Farsight - Fetch, filter, and store arbitrary data
Farsight facilitates the fetching and transformation of data from arbitrary sources into pre-defined structures, which can be further processed and serialised into other formats (such as JSON, YAML etc.).
A large amount of inspiration comes from the GoStruct project.
Usage
Farsight is very simple to use, and only exposes a single public method, Fetch
. For example, this is the full package for a single-page HTML scraper:
package main
import (
"fmt"
"github.com/deuill/farsight"
)
var url = "https://deuill.org"
type Post struct {
Title string `farsight:"h2"`
Text string `farsight:".post-text"`
}
type Data struct {
Intro string `farsight:".post-text:first-of-type"`
Posts []Post `farsight:".post-summary"`
}
func main() {
data := &Data{}
if err := farsight.Fetch(url, data, "html"); err != nil {
panic("Failed to fetch URL")
}
fmt.Println(data.Posts[0].Title) // Returns the first post's title.
}
Calling the Fetch
method on the Data
type fills each eligible field with the correct data, as matched by the specified CSS selectors.
Overview
Data sourcing is handled via generic source
types, that correspond to URIs passed to farsight.Fetch
and allow for transparent use of different types of sources (such as local files, HTTP endpoints etc.).
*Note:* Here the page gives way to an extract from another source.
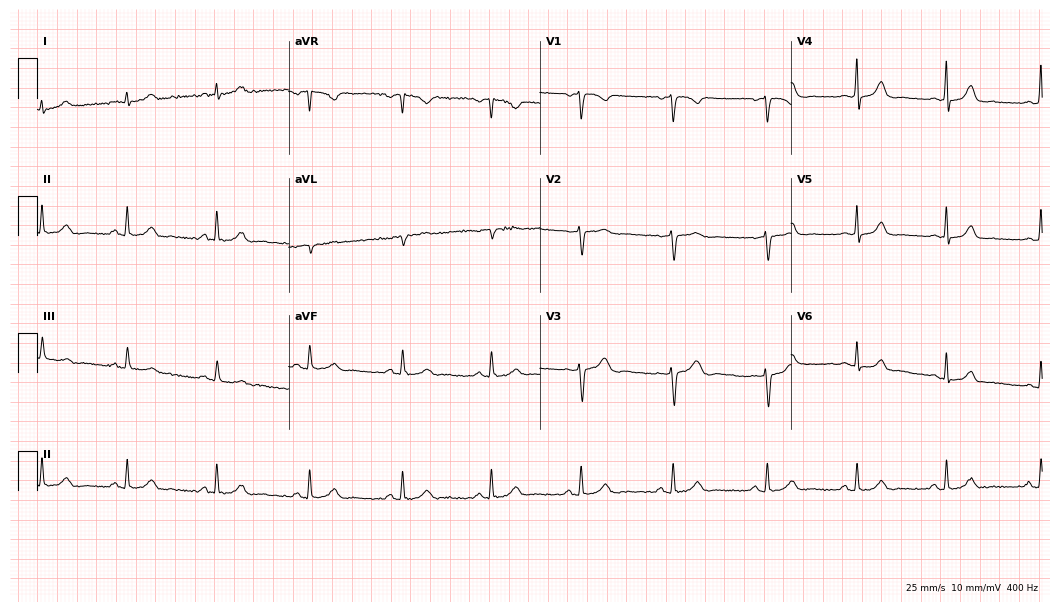
Standard 12-lead ECG recorded from a woman, 36 years old. Read as a normal ECG.

Data transformation is handled via parser
types, that rely on specific struct tag fields in order to fill the destination structures with the correct data. Thus, there is a direct relationship between the type of data the user expects to query against, and the parser
type used.
License
Farsight is licensed under the MIT license, the terms of which can be found in the included LICENSE file.